Branch and central retinal vein obstructions are common retinal vascular disorders that are often associated with moderate to severe vision loss. Branch retinal vein occlusion is the most common retinal vascular disorder after diabetic retinopathy. Overall, 60 percent of all patients retain vision of 20/40 or better. The Branch Retinal Vein Occlusion Study demonstrated that laser photocoagulation improved vision in patients who had vision of 20/40 or worse due to macular edema; however, patients with vision worse than 20/200 did not do significantly better than with observation alone.1
The visual prognosis for many patients with central retinal vein occlusion is even more guarded, and laser treatment for macular edema is ineffective.2 Recently, several new surgical approaches for these entities have been described, and these may offer hope to our patients.
Adventitial Sheathotomy for BRVO
BRVO usually occurs at arteriovenous (A/V) crossings, and the arteriole crosses over the vein between 70 and 99 percent of the time.3,4 Many patients with BRVO have hypertension and arteriolosclerosis. As the arteriole and venule share a common adventitial sheath at A/V crossings, hypertensive and atherosclerotic changes to the arteriole narrow the venous lumen and cause turbulence in the vein that may lead to thrombosis.5
Figure 1. This schematic shows the use of scissors to lyse the common adventitial sheath of an artery and vein.|
The goal of sheathotomy is to lyse the adventitial sheath that binds the vessels together. After performing a pars plana vitrectomy, a bent MVR blade or scissors are used to cut the sheath until the arteriole can be lifted off of the venule (See Figure 1). In the largest published series to date, postoperative visual acuity improved by an average of four lines in 10 of 15 patients, and the study included patients with macular ischemia as well as those with macular edema. However, several of these patients had symptoms for less than three months preoperatively, and the average follow-up was relatively short (five months).6 A longer-term study followed five patients who underwent sheathotomy for macular edema. All patients had initial vision of 20/200 or worse. At a minimum of five years after surgery, four of five patients had marked visual improvement ranging from 20/30 to 20/70.7
For patients with advanced vision loss caused by BRVO, in whom laser photocoagulation either has not helped or will likely not help, adventitial sheathotomy may offer a chance for long-term visual improvement.
Chorioretinal Venous Anastomosis
The purpose of chorioretinal anastomosis is to bypass the venous obstruction by enabling the venous system to drain directly into the choroidal circulation. This has been used for both branch and central venous obstructions. At a site at least three disk diameters away from the optic nerve and usually along the inferotemporal vein, a green argon laser using a power of 2.5 to 3.5 W creates a small spot to rupture Bruch's membrane and a second spot to rupture an adjacent venule. Fluorescein angiography may confirm a successful anastomosis, and additional treatments can be done six to eight weeks later, if needed.
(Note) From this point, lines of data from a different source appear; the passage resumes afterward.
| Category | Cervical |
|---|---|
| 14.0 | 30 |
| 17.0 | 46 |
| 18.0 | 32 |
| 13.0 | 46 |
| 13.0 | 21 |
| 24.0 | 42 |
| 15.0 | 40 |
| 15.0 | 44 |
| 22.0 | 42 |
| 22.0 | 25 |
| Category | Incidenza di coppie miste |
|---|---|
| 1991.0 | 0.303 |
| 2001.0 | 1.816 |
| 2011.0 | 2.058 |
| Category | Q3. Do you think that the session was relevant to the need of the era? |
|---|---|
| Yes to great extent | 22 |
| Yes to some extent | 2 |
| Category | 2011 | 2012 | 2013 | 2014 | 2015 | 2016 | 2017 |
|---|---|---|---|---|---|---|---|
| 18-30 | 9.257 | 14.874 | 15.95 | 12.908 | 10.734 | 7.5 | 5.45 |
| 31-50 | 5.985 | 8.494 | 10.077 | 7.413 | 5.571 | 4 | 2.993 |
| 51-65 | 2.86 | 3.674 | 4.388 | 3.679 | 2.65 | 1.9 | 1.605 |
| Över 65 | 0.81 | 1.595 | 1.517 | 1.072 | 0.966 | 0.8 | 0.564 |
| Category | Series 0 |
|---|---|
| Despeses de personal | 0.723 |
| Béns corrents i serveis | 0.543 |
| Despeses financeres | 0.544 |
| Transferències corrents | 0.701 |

This technique was described for patients with nonischemic central retinal vein occlusions who experienced progressive visual loss. In the study, investigators created a successful chorioretinal venous anastomosis in eight of 24 eyes, and all of these patients had improvement in vision and in their fundus appearance. However, six of the 16 patients in whom a successful anastomosis was not created also experienced an improvement in vision.
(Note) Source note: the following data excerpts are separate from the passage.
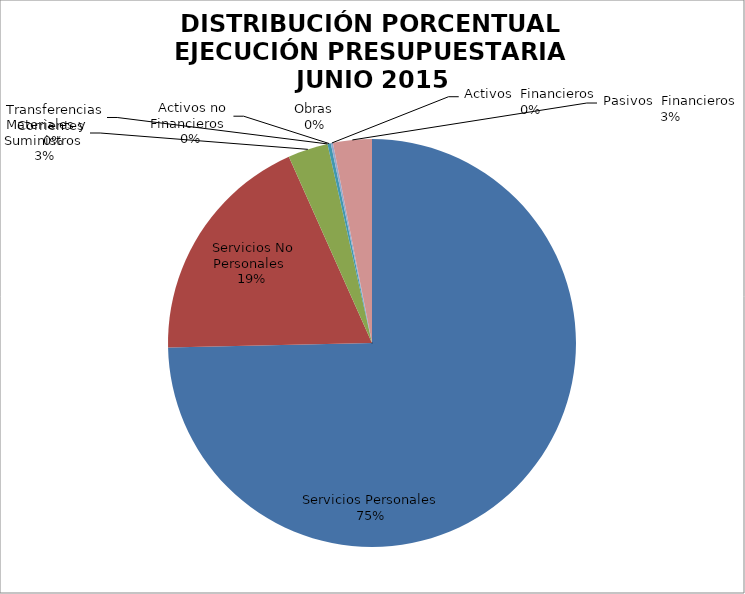
| Category | Series 0 | Series 1 |
|---|---|---|
| Servicios Personales | 10927867.36 | 0.795 |
| Servicios No Personales | 2732144.22 | 0.199 |
| Materiales y Suministros | 465313.57 | 0.034 |
| Transferencias Corrientes | 0 | 0 |
| Activos no Financieros | 38960.4 | 0.003 |
| Obras | 0 | 0 |
| Activos  Financieros | 24000 | 0.002 |
| Pasivos  Financieros | -449762.4 | -0.033 |
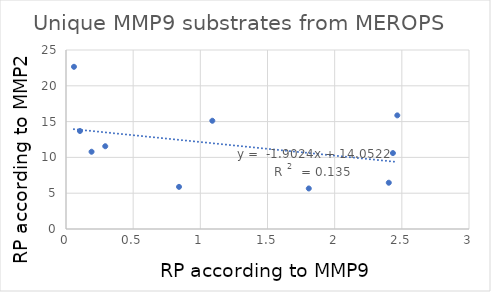
| Category | Series 0 |
|---|---|
| 0.841352 | 5.884 |
| 1.8073487 | 5.662 |
| 1.0892504 | 15.117 |
| 0.2922061 | 11.559 |
| 2.4029523 | 6.464 |
| 0.0593655 | 22.653 |
| 2.4336404 | 10.603 |
| 2.4663045 | 15.87 |
| 0.1902472 | 10.79 |
| 0.1038706 | 13.689 |
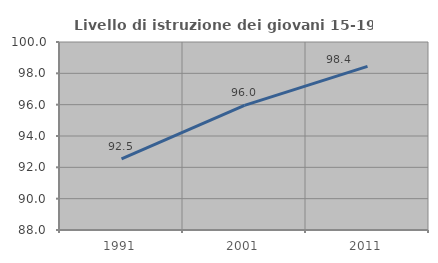
| Category | Livello di istruzione dei giovani 15-19 anni |
|---|---|
| 1991.0 | 92.534 |
| 2001.0 | 95.951 |
| 2011.0 | 98.444 |
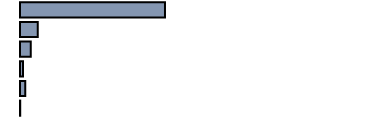
| Category | 49,0 |
|---|---|
| 0 | 40.611 |
| 1 | 5.007 |
| 2 | 3.023 |
| 3 | 0.827 |
| 4 | 1.465 |
| 5 | 0.059 |
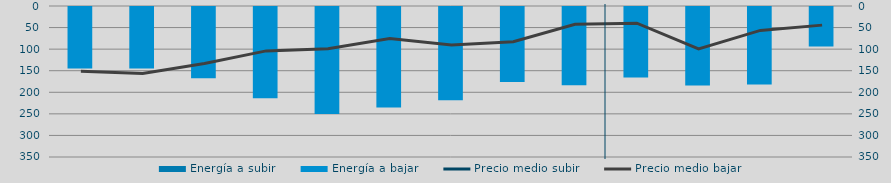
| Category | Energía a subir | Energía a bajar |
|---|---|---|
| A |  | 145.139 |
| M |  | 144.75 |
| J |  | 167.183 |
| J |  | 214.052 |
| A |  | 250.14 |
| S |  | 234.984 |
| O |  | 218.689 |
| N |  | 176.116 |
| D |  | 183.605 |
| E |  | 165.84 |
| F |  | 184.155 |
| M |  | 182.05 |
| A |  | 93.896 |
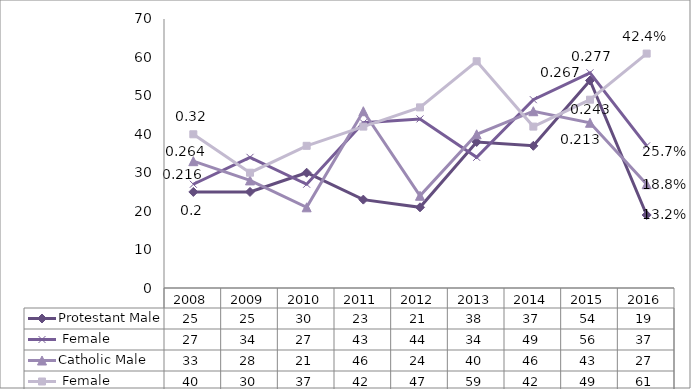
| Category | Protestant | Catholic |
|---|---|---|
| 2008.0 | 27 | 40 |
| 2009.0 | 34 | 30 |
| 2010.0 | 27 | 37 |
| 2011.0 | 43 | 42 |
| 2012.0 | 44 | 47 |
| 2013.0 | 34 | 59 |
| 2014.0 | 49 | 42 |
| 2015.0 | 56 | 49 |
| 2016.0 | 37 | 61 |
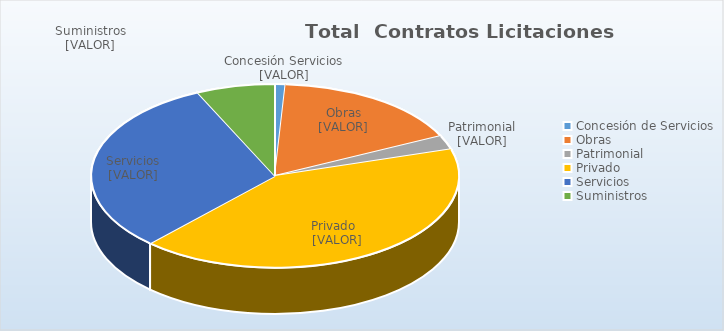
| Category | Total |
|---|---|
| Concesión de Servicios | 420771.33 |
| Obras | 7785299.05 |
| Patrimonial | 1145273.79 |
| Privado | 19100000 |
| Servicios | 14352618.08 |
| Suministros | 3175736.9 |

Interestingly, in the group in which a successful anastomosis was not created, five of 16 eyes evolved into an ischemic CRVO, while none in the successfully treated group became ischemic.8 Another study showed similar success in patients with CRVO, and found that this technique may be beneficial in patients with BRVO as well.9
Although these studies reported only mild complications, such as mild vitreous and retinal hemorrhages, and small to moderate amounts of scar tissue around the laser sites, other people have reported significant complications, including rubeosis, vitreous hemorrhage and neovascularization or traction at the laser site.
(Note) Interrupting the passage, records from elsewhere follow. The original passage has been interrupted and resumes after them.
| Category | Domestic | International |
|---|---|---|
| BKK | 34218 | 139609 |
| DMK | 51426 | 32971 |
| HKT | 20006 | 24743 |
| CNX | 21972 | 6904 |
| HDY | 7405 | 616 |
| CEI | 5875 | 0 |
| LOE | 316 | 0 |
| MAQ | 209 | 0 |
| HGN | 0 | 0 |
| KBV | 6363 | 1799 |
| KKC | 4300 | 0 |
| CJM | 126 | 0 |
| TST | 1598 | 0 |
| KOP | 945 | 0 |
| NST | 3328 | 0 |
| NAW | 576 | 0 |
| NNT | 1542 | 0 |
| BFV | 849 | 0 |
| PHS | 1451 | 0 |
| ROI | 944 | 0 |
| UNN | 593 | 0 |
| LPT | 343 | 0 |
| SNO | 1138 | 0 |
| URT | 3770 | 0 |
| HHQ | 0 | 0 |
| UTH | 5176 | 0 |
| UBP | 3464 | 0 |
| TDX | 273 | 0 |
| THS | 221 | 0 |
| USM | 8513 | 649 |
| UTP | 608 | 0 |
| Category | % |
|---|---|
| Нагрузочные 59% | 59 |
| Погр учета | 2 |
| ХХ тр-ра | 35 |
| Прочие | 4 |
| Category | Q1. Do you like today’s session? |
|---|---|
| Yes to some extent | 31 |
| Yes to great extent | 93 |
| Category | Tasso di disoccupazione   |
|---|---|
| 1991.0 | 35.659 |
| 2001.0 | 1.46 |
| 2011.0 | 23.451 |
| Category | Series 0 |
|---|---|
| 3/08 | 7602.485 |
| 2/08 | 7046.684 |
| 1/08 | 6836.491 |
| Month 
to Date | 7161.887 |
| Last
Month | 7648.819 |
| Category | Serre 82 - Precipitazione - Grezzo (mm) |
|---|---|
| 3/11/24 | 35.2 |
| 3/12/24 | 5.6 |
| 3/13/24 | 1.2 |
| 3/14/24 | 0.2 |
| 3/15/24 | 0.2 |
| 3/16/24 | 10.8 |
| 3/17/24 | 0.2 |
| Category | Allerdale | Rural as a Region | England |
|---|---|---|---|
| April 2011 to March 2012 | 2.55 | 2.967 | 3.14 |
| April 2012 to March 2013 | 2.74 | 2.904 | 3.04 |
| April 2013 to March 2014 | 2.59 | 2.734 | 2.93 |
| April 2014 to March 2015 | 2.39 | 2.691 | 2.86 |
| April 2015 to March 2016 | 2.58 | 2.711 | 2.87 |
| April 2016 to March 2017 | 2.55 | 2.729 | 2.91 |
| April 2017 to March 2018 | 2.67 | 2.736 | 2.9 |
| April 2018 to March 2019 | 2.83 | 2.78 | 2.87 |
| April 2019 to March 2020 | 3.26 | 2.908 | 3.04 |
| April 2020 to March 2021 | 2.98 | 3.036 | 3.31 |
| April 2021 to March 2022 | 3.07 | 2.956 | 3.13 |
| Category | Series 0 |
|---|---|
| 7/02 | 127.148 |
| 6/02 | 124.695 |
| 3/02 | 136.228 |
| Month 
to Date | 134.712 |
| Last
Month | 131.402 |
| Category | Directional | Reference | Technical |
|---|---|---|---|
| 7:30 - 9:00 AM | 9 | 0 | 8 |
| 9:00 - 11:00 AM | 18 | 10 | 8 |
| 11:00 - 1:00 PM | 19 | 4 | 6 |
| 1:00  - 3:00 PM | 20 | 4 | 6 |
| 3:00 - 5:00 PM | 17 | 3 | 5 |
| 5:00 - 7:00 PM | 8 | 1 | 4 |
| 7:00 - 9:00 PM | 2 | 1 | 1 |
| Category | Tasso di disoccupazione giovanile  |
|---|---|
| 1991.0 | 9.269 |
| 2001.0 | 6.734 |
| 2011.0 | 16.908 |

Experiences such as this appropriately are a concern to a number of retina specialists. However, close follow-up and immediate panretinal photocoagulation to areas that become ischemic can minimize the risk of rubeosis. Also, selective laser spots placed at the appropriate locations may help to achieve greater success.10
t-PA Injection in Eyes with CRVO
Tissue plasminogen activator, or t-PA, has been used for a number of years to treat stroke patients. Several reports cite patients with CRVO and CRAO treated with systemic t-PA who gained several lines of vision. Systemic t-PA can, however, cause cerebral hemorrhage and even death.
A recently described technique uses much less t-PA by cannulating a branch retinal vein. The study included 28 patients with both ischemic and non-ischemic CRVO, who had symptoms ranging from one week to 30 months. After a pars plana vitrectomy, a branch vein was cannulated and a 3- to 4-ml bolus of t-PA was infused into the vein. The vast majority of patients had at least a one-line improvement in vision, and more than 50 percent had at least a three-line improvement within six months postop. Twenty five percent of the patients developed vitreous hemorrhage, and there was one retinal detachment.11
This technique may work via several different mechanisms. Vitrectomy with peeling of the posterior hyaloid face may help reduce macular edema. t-PA itself may lyse the clot, and the bolus of fluid may "flush" the thrombus downstream. There has been active debate about the mechanism of action. In the treatment of strokes, most of the success of t-PA has come within the first few hours after the thrombotic event. Soon after forming, the thrombus becomes organized and in a long-standing occlusion, it may be difficult to dissolve.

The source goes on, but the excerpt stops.